2.2   Cross calibration

Although the channel settings between ATMS and CMWS are basically the same, the brightness temperatures of ATMS and CMWS come from different satellite measurements, which inevitably lead to a certain deviation between the two observations due to the differences in hardware setting and radiometric calibration. Since our training samples are all from ATMS, and the input data of the model prediction come from CMWS, it becomes indispensable to perform a cross-calibration process, which will ensure that the measured values on each channel between the two instruments are as consistent as possible.

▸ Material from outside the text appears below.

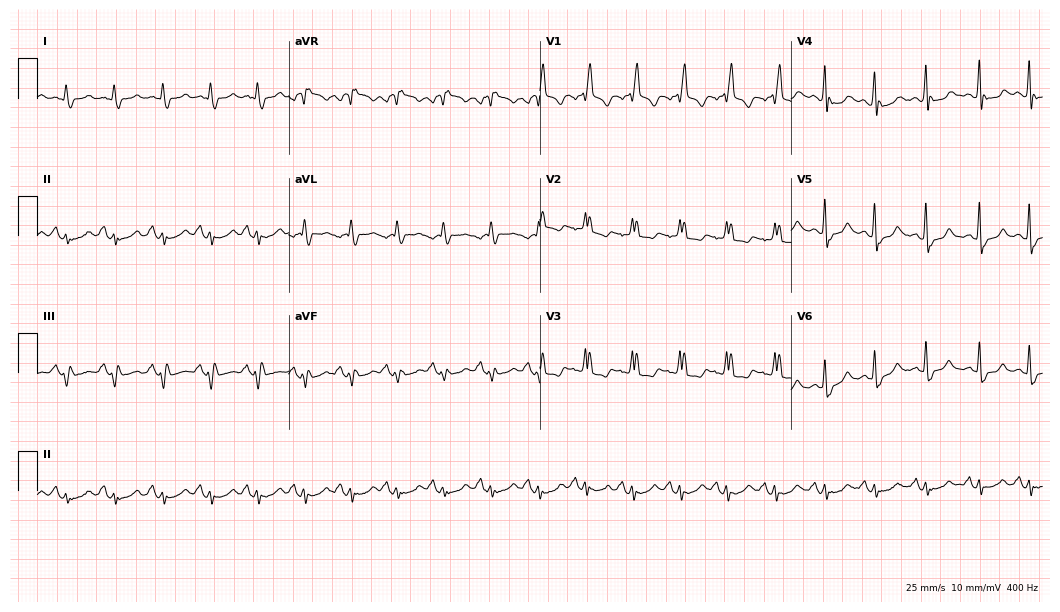
Standard 12-lead ECG recorded from a male, 79 years old (10.2-second recording at 400 Hz). The tracing shows right bundle branch block, sinus tachycardia (a sinus rate of 100 beats per minute or more).
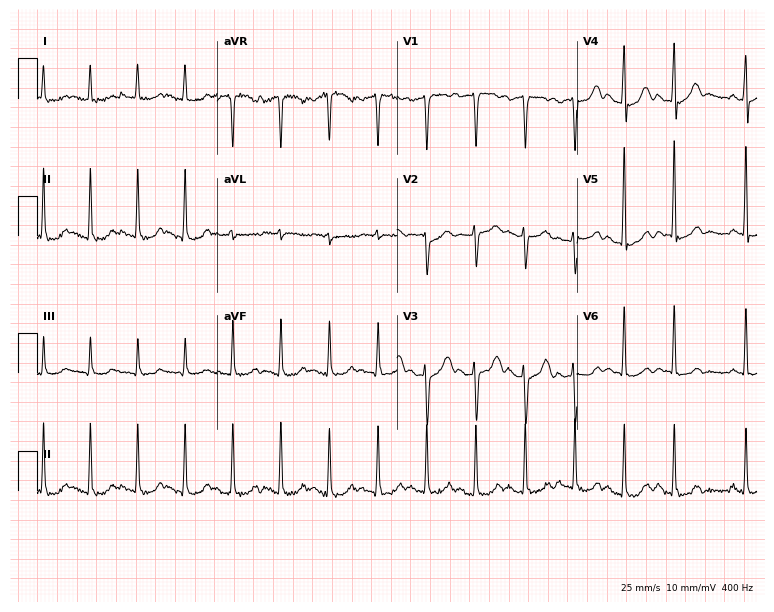
Standard 12-lead ECG recorded from a male, 81 years old (7.3-second recording at 400 Hz). None of these six findings is recorded: first-degree AV block, right bundle branch block (RBBB), left bundle branch block (LBBB), sinus bradycardia, atrial fibrillation (AF), sinus tachycardia. Only these six findings were labelled.

The sub-satellite trajectories of Suomi National Polar-orbiting Partnership (NPP) and FY-3D satellites are very close to each other on 1–2 February 2018, which allows us to use the data of these two days to cross-calibrate ATMS and CMWS. For each FOV in CMWS, the arc length and observation time difference between the pixel and all observation points in ATMS are calculated. The pair of FOV with the shortest distance may be the observation of the same point by two sensors. By setting a distance threshold and a time threshold, all matching pairs of FOVs satisfying the threshold conditions can be considered as the same observation point and used for cross calibration. Successfully matched pixel pairs need to meet the following parameters: imaging time difference is shorter than 30 min, space distance is less than 15 km, satellite height angle difference is less than 10°, and scanning angle difference is no more than 20°. A simple linear regression method is adopted to derive a linear regression equation for each channel, which can match CMWS observations to the same level as ATMS. Table 1 provides the linear fitting coefficients (slope and intercept) and mean absolute error (MAE) for each channel.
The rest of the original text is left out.